Prüfling gendern: Alle Genderformen
Geschlechtergerechte Sprache im Kontext von Prüflingen
Der Begriff Prüfling gilt als weitgehend geschlechtsneutral und wird für alle Geschlechter verwendet. Beim Gendern Prüfling haben Sie trotzdem mehrere Optionen: Sie können Doppelformen nutzen, verkürzte Varianten wie Gendersternchen oder Genderdoppunkt verwenden, oder auf die geschlechtsneutrale Alternative "zu prüfende Person" ausweichen. In wissenschaftlichen Arbeiten ist Konsistenz entscheidend.
Was ist die passende Genderform?
Der Prüfling ist eine Personenbezeichnung, die in der Regel für alle Geschlechter verwendet wird. Im Gegensatz zu Begriffen wie "Arzt" oder "Ingenieur" ist die -in-Form "Prüfling-in" unüblich und wird selten verwendet. Beim Gendern Prüfling haben Sie mehrere sachliche Möglichkeiten, ohne die Verständlichkeit zu beeinträchtigen. Welche Variante Sie wählen, hängt von den Vorgaben Ihrer Hochschule und dem Kontext ab.
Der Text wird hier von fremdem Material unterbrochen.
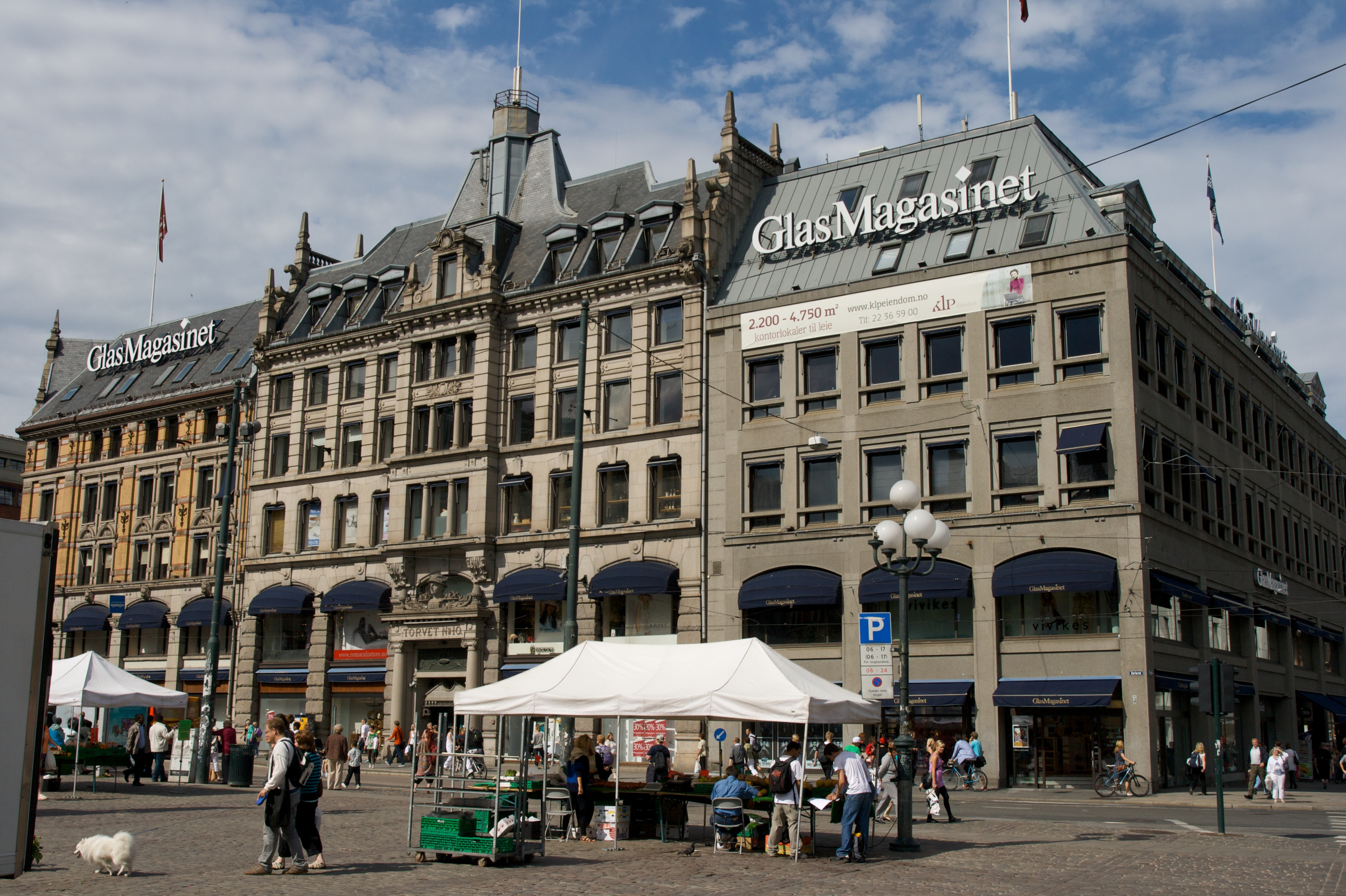 GlasMagasinet. Stortorvet i Oslo. Bygningen til venstre er av Ove Ekman, den i midten av Harald Olsen og den nye til høyre av Frithjof Stoud Platou.

Die wichtigsten Genderformen im Überblick
- Prüfling und Prüfling (Doppelnennung)
- Prüf:ling (Genderdoppelpunkt)
- Prüf*ling (Gendersternchen)
- Prüf_ling (Unterstrich)
- Prüf*innen (alternative Pluralform)
- zu prüfende Person(en) (geschlechtsneutrale Umschreibung)
Die geschlechtsneutrale Alternative
Eine Alternative zu allen Genderformen ist die Umschreibung "zu prüfende Person" oder "zu prüfende Personen". Diese Variante ist vollständig geschlechtsneutral und verzichtet auf Markierungen. Sie funktioniert besonders gut im Fließtext und ist gut verständlich. Der Nachteil: Sie ist etwas länger und ändert die Satzkonstruktion. In wissenschaftlichen Arbeiten kann diese Variante eine elegante Lösung sein, wenn die Hochschule keine spezifischen Vorgaben hat.
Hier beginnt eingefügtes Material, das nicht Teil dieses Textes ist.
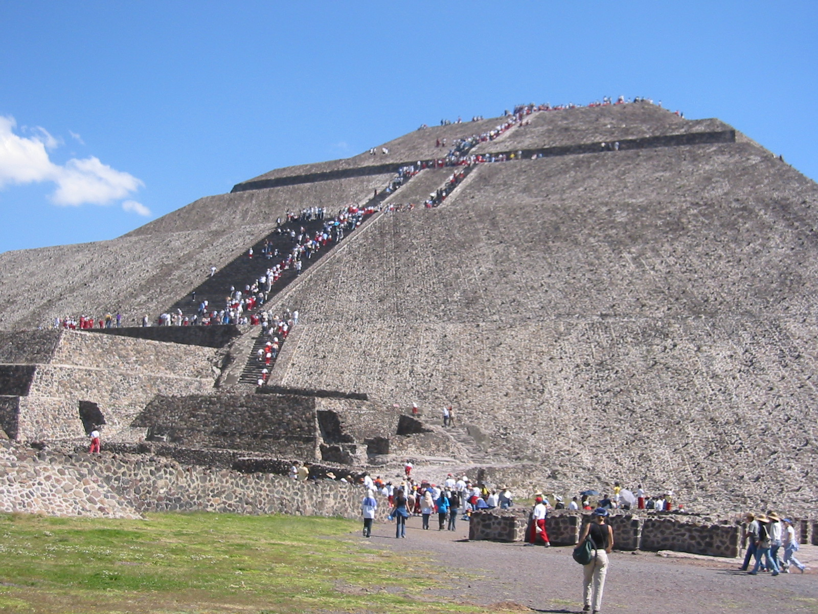 Piramid di Mexico.

Beispiel in der wissenschaftlichen Praxis
Variante 1: "Die Prüf*linge erhalten ihr Ergebnis innerhalb von vier Wochen." Variante 2: "Den zu prüfenden Personen werden die Ergebnisse innerhalb von vier Wochen mitgeteilt." Variante 3: "Die Prüfling-Gruppe wird über das Portal informiert". Alle drei Beispiele sind sachlich korrekt. Wichtig ist, dass Sie eine Variante konsistent durchhalten und nicht zwischen verschiedenen Formen wechseln.

Häufige Fehler beim Gendern von Prüfling
Ein typischer Fehler ist die Verwendung von "Prüfling-in" oder "Prüfling*in", da diese Form grammatikalisch nicht korrekt ist. Auch der Wechsel zwischen verschiedenen Genderformen in einer Arbeit ist fehlerhaft und wirkt unsauber. Empfehlung: Entscheiden Sie sich für eine Form (etwa Gendersternchen oder geschlechtsneutrale Umschreibung) und nutzen Sie diese durchgehend. Viele Hochschulen haben Vorgaben zu akzeptierten Genderformen - fragen Sie vor dem Schreiben nach oder nutzen professionelles Gendern in der wissenschaftlichen Arbeit.
Fazit: Konsistenz beim Gendern von Prüfling
Der Begriff Prüfling erfordert weniger Aufwand beim Gendern als viele andere Personenbezeichnungen, da er bereits weitgehend neutral ist. Sie haben aber die Freiheit, mit Genderformen oder geschlechtsneutralen Umschreibungen noch deutlicher zu werden. Der Schlüssel ist, sich für eine sachliche, verständliche Variante zu entscheiden und diese konsistent durchzuhalten. Professionelles Lektorat kann Ihre Gendersprache überprüfen und optimieren.
So ist rund um „gendern Prüfling“ alles Wichtige erklärt (auch angewendet).
Weitere Wörter im Gender-Wörterbuch: Habilitand gendern, Steuerzahler gendern und Gender-Wörterbuch A bis Z.